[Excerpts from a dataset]

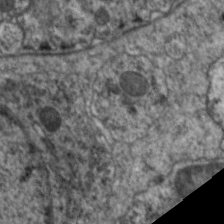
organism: C. elegans
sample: Pharynx
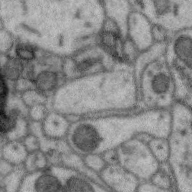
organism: Zebra finch
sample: Brain
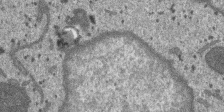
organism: Human
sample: Lung epithelial cells infected with SARS-CoV-2
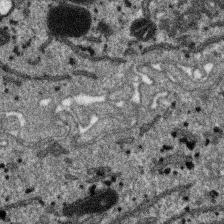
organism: Human
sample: Lung epithelial cells infected with SARS-CoV-2
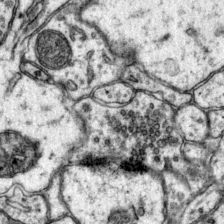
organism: Mouse
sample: Primary visual cortex
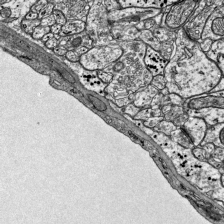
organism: Mouse
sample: Visual Cortex
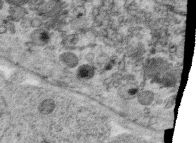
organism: C. elegans
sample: C. elegans oocyte; sperm cells
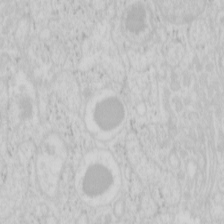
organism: Mouse
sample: Pancreas

About this exercise:
Would it be possible to print the records above verbatim, pictures omitted?

Solution below:
organism: C. elegans
sample: Pharynx
organism: Zebra finch
sample: Brain
organism: Human
sample: Lung epithelial cells infected with SARS-CoV-2
organism: Human
sample: Lung epithelial cells infected with SARS-CoV-2
organism: Mouse
sample: Primary visual cortex
organism: Mouse
sample: Visual Cortex
organism: C. elegans
sample: C. elegans oocyte; sperm cells
organism: Mouse
sample: Pancreas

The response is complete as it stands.